There was also an abundance of mud and puddles. A significant part of our summer pasture was river bottom. Thus, we moved cows inland as the water kept coming. We also had to fix fence. Our son is ordinarily horseback, but in the spring when the horses are shedding, his allergies get the better of him. Therefore, he was on his Yamaha motorbike.
At one spot, my hubby went through the brush on his horse, while our son stayed near the road. The road was underwater, but had a gravel base, so he zipped his bike forward. There was more mud than gravel, and before he knew it, his motorbike was stuck. Like a boot sucked away in an aggressive mud hole, his tires sank.
Being a young teen, he did not give up. He pushed; he pulled. Nothing.
My hubby came to give him a hand. Nothing.
Finally a tow strap was used and out came the bike.
Our son kept saying, “I really thought I could make it.” We thought so too! No one was mad; it was just an unforeseen circumstance.
It seems we’ve had a lot of those lately. On a personal level, yes. Yet, also on a community, state and even world stage; we’ve seen a lot of surprises.
Certainly, we’ve seen ups and downs. Who knows where the cattle market will be by the time you read this.
Hopefully, we’ve also seen the power of community, despite social distancing. When challenges arise, we adjust and come up with solutions.
We also keep dreaming.
During this corona quarantine, it has been interesting to hear so many perspectives. One thing is certain though: We all want to see the end to coronavirus.
What we want doesn’t always happen when we want it.
I’ve told this to my kids multiple times, especially when they were little. As little people, it is harder to understand when my want doesn’t line up with circumstances:
You cannot ride your horse in the middle of a blizzard.
The kittens do not want to live in your closet.
Fish do not like to be tickled.
As adults, it may be easier to understand, but there is still obvious tension between what we want and current reality.
A want represents a dream, a hope, a longing – something we really desire. A want also signifies that there is a lack. Either something stands in the way of that want or there are steps to take to make the want a reality.
Something is unfulfilled while a longing exists. This is the tension of a want. There will always be tension in life, but we must identify which things we want to pursue and which ones aren’t worth it to us.
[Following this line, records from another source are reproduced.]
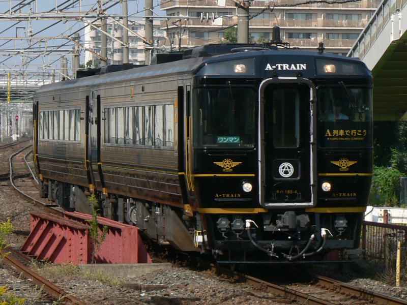 特急「A列車で行こう」用キハ185系 (キハ185-4 + キハ185-1012)
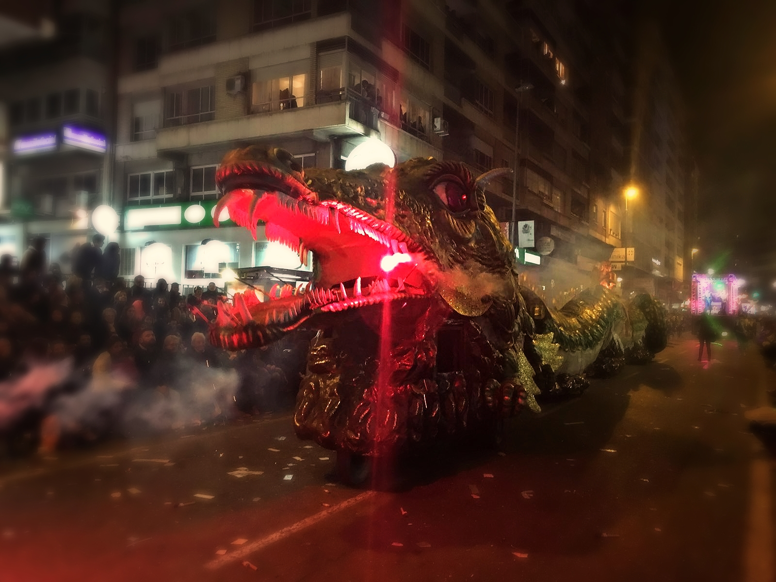 El Dragón de Conte es una escultura del artista murciano González Conte que desfila durante el tradicional Entierro de la Sardina en Murcia (Interés turístico internacional). Se trata de la figura de un Dragón articulado dirigido por operarios que expulsa fuego por la boca e ilumina sus ojos. Compone el cortejo de la cabalgata del Entierro, la escultura lleva apareciendo en el desfile varias décadas y se ha convertido en uno de los símbolos del mismo. Supone un ser mitológico más de esta fiesta dedicada a los seres y criaturas fantásticas y a los dioses de la mitología griega y latina. This is a photography of a Folklore festival in Spain (Wikidata id Q2886090).
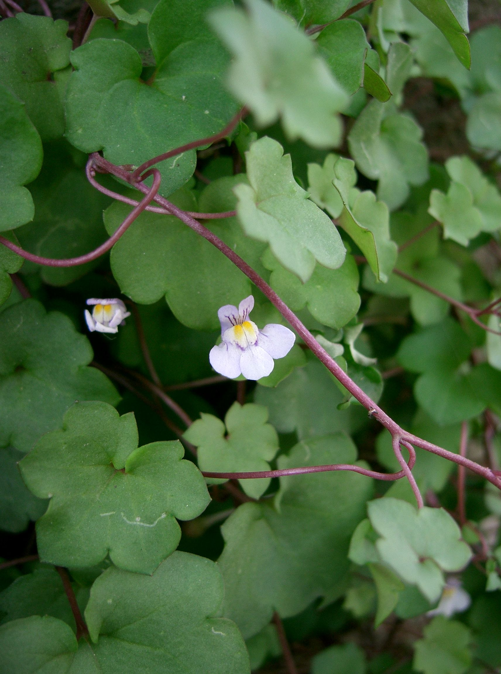 Cymbalaria muralis
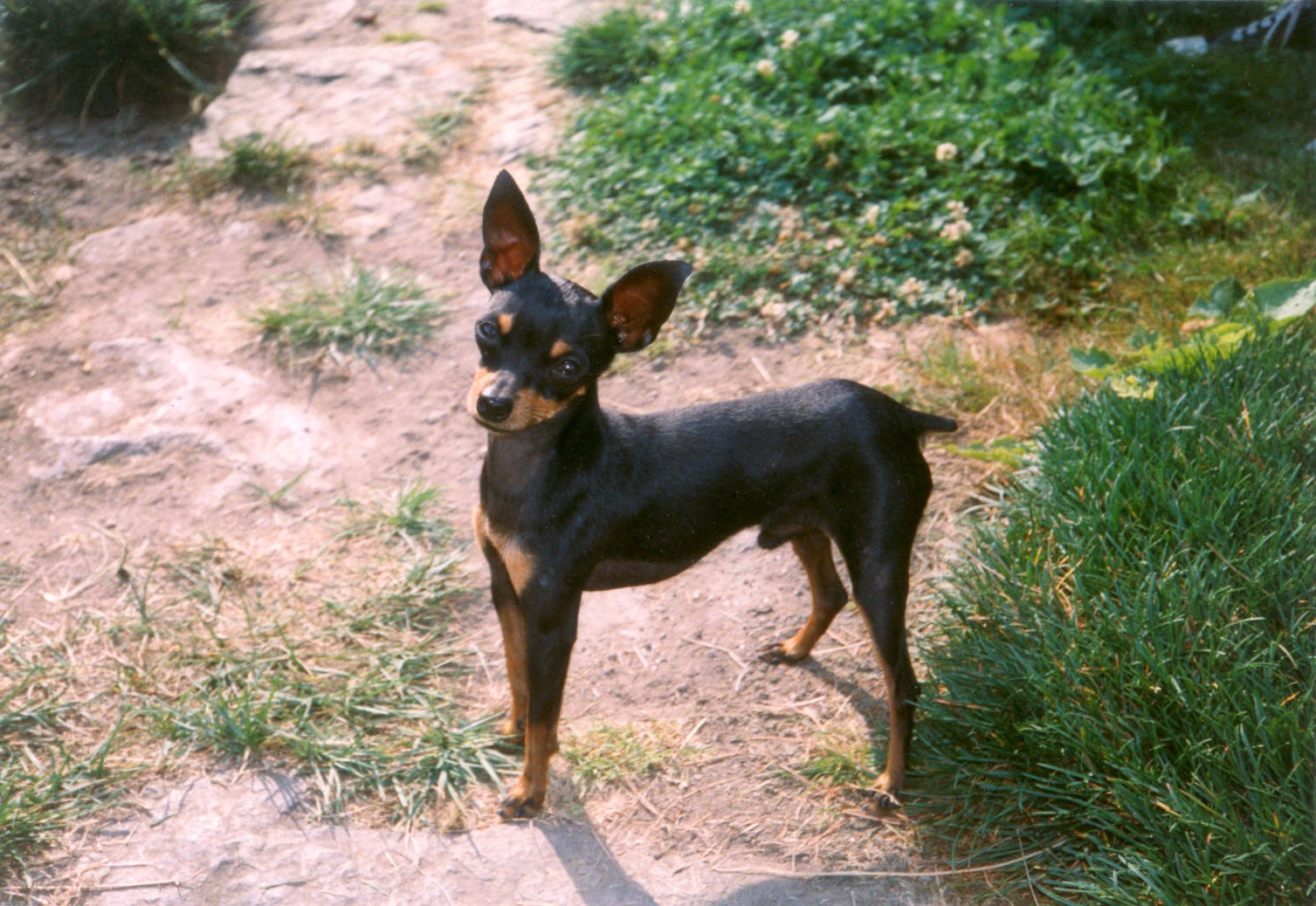 Ex Perla Moravy - pražský krysařík

I want a new truck, but I do not want the price tag.
I want my herd to grow, so I need to buy cattle and make a long-term plan based on my budget.
I want to sleep, so I need to stop my brain from solving all the problems of the world.
Some things are out of our control, so our wants may live in limbo as we can only control our reaction to situations. However, the big part of this is recognizing we are OK to live in the tension.
Maybe you’re not type A like me, and living in tension is easy for you. That’s awesome. For those of us who like to fix and solve, living in tension is like having hives and not being able to scratch.
Lately, I’ve been learning a lot.
I’ve also tried a plethora of coping mechanisms.
Nothing changes the tension except doing the best we can to achieve goals and relinquishing control of the things that aren’t up to us.
It may also help us to again revisit the why question: Why am I doing what I do?
We are involved in agriculture because our hearts are drawn to animals and land stewardship. We want to see conditions improve on land. It is exciting to see animals thrive. We want the industry as a whole to flourish.
The next question then becomes: What am I willing to risk to get there?
Risk is a hairy topic because it might mean a small step to one person and a huge step to another. There isn’t a right or wrong answer. It simply becomes a question of what we, as individuals, are willing to do to make our goals happen.
Whatever that process looks like, we can be guaranteed some tension. May it be the kind of tension that holds us in check as we work toward goals!